───── ENTRIES SUPPLIED ─────

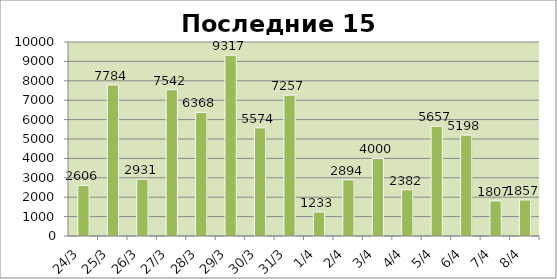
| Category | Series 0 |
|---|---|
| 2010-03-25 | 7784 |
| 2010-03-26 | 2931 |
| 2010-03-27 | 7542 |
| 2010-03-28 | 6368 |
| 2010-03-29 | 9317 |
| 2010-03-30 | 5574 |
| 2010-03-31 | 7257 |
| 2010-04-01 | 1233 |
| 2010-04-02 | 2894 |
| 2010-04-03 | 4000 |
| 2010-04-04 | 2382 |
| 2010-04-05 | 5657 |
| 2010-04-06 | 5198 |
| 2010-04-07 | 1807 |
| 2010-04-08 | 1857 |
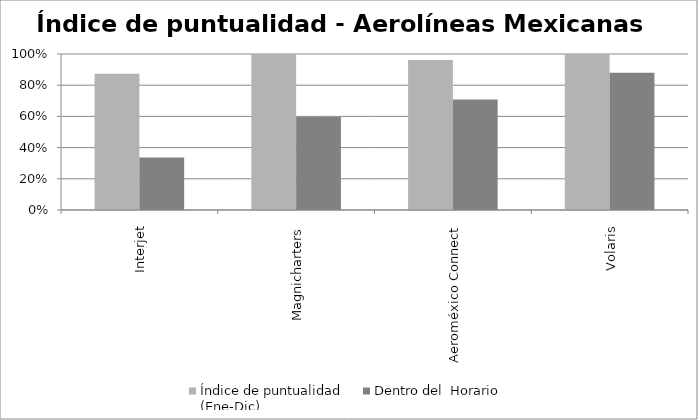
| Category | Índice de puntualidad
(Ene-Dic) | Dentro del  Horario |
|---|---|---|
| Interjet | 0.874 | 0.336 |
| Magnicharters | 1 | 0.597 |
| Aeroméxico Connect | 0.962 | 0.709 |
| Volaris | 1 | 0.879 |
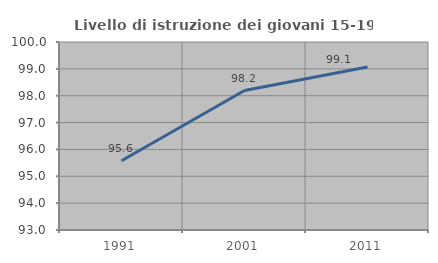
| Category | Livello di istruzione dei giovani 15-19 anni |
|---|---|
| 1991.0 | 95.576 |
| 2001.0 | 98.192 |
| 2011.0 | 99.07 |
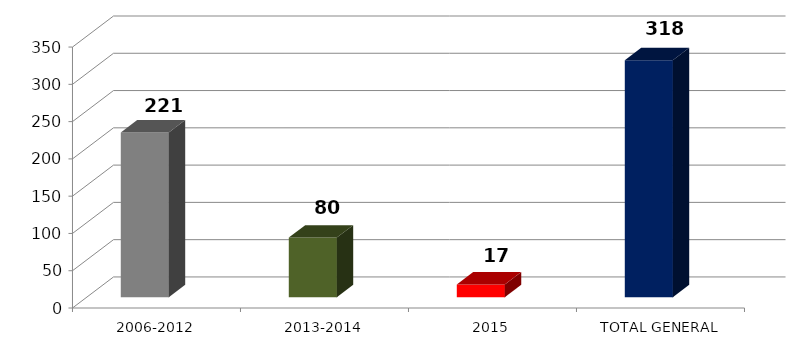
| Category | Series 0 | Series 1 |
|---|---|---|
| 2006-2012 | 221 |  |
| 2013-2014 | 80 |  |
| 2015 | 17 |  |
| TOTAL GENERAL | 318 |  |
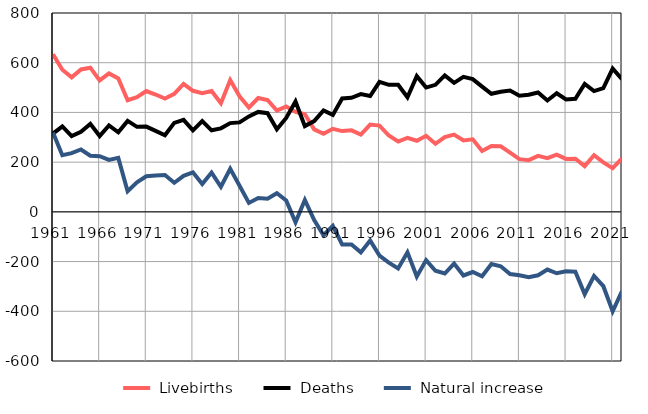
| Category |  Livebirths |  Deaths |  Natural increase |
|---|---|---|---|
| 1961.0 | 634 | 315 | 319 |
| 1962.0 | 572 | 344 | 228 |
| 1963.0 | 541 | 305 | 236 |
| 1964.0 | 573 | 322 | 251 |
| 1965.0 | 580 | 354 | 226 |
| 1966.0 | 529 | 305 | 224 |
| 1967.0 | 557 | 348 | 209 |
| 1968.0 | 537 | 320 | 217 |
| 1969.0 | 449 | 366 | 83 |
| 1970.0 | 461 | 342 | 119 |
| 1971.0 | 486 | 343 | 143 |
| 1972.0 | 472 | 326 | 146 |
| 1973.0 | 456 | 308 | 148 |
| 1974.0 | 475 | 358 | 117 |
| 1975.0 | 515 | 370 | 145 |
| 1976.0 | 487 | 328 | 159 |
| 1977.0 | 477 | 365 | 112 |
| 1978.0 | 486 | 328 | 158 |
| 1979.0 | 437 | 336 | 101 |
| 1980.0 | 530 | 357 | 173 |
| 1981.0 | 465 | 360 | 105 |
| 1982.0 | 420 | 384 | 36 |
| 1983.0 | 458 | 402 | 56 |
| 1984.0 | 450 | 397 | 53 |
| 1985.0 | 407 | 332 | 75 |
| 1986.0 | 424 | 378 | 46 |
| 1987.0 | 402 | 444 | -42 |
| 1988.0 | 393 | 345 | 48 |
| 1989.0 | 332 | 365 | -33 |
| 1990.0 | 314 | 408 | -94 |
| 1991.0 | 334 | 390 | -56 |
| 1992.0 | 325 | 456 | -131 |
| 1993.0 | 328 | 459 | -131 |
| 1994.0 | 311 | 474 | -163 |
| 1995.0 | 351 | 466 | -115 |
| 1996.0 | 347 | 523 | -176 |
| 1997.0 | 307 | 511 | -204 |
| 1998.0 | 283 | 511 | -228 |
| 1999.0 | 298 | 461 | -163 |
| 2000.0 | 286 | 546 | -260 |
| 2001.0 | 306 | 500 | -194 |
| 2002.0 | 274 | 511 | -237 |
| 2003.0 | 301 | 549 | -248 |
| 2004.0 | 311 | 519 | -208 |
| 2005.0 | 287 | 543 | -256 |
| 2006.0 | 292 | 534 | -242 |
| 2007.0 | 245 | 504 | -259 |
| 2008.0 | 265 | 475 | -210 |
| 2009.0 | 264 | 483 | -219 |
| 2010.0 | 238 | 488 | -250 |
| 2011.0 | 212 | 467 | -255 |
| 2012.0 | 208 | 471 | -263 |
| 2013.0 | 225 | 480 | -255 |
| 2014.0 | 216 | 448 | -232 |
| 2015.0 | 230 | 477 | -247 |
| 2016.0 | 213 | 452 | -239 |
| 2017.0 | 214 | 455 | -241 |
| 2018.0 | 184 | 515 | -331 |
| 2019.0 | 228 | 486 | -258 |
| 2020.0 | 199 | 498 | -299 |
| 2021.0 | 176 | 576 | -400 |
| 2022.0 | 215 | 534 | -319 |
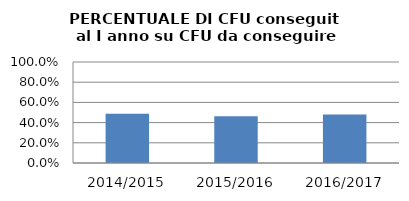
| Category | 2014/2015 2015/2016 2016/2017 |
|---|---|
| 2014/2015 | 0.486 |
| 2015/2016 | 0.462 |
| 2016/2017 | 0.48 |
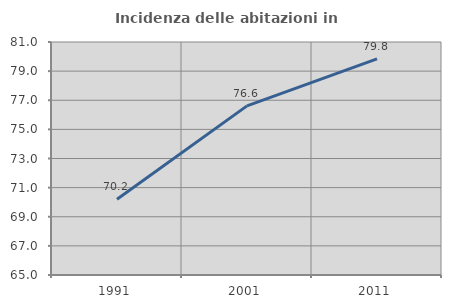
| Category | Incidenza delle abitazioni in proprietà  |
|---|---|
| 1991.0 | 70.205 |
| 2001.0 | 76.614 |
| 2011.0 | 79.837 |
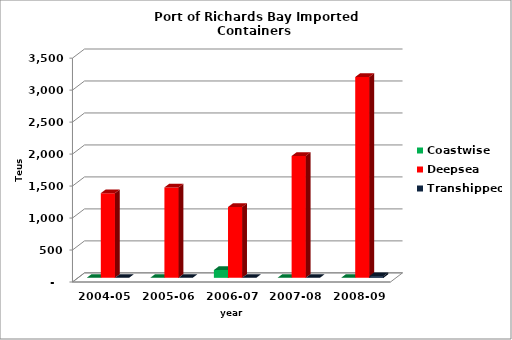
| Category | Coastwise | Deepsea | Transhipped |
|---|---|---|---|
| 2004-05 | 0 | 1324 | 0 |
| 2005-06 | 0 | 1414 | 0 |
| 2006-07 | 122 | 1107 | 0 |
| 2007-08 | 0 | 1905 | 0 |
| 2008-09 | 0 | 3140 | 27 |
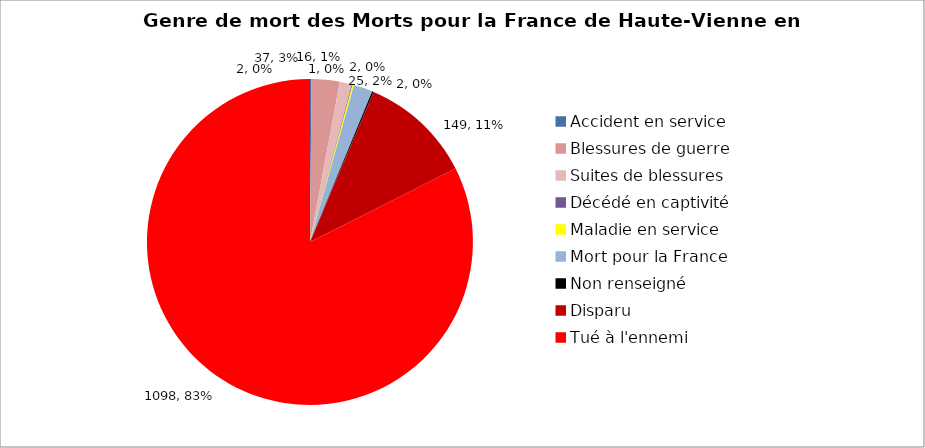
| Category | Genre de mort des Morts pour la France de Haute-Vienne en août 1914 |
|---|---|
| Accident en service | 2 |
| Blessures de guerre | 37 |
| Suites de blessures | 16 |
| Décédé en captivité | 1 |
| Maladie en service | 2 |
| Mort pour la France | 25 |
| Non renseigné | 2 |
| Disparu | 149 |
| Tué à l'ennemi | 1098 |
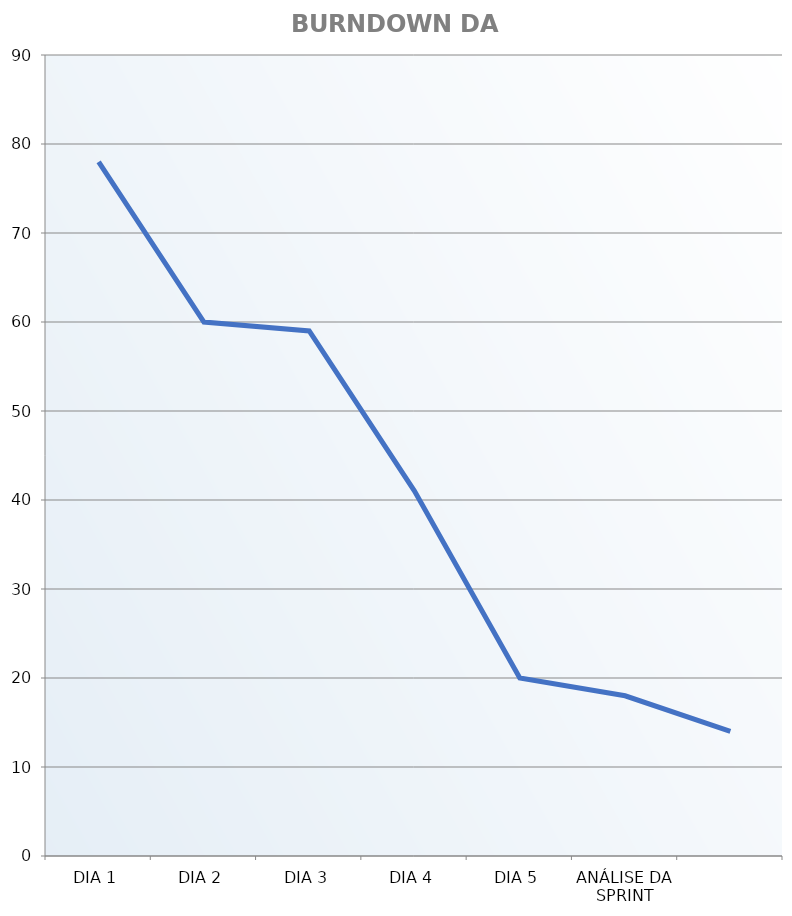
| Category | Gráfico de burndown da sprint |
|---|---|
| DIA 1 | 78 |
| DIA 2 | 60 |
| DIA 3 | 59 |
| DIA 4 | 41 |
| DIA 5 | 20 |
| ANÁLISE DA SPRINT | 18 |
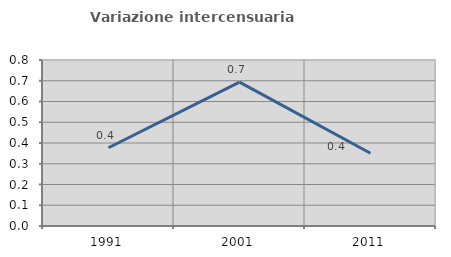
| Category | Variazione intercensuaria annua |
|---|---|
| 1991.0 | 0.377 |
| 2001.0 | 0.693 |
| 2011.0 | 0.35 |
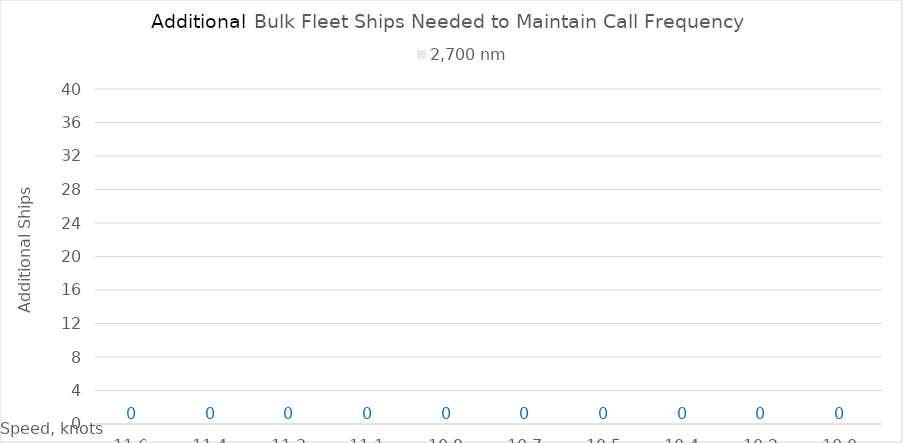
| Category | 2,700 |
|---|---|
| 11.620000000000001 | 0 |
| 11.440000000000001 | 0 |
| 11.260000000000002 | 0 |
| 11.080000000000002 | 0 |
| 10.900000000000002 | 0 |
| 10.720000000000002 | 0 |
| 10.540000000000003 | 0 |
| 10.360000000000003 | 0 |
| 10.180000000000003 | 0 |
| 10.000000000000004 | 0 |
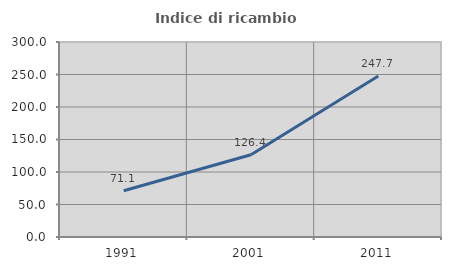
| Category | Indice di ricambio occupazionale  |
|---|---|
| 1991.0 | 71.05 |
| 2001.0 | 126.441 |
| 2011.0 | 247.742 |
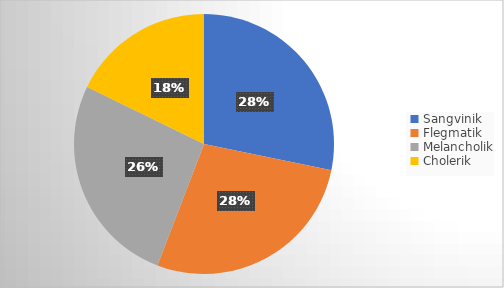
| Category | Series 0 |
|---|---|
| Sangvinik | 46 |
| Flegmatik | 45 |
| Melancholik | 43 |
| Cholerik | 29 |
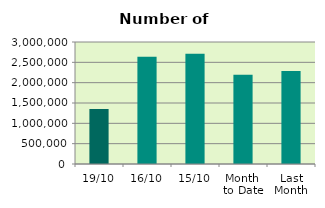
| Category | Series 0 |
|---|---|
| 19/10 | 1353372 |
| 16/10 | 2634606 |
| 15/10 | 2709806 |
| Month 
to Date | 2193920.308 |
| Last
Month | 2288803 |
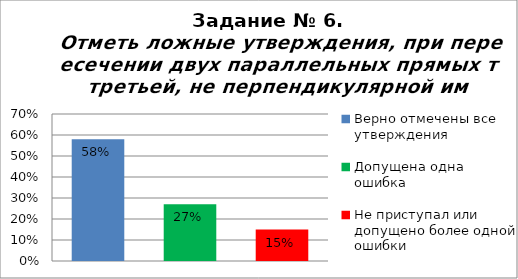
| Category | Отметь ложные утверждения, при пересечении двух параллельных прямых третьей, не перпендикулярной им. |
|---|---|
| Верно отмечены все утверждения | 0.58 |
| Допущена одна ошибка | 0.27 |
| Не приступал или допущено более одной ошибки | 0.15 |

─────

For each line in the entries that contains the string "service", make a copy.

| Accident en service | 2 |
| Maladie en service | 2 |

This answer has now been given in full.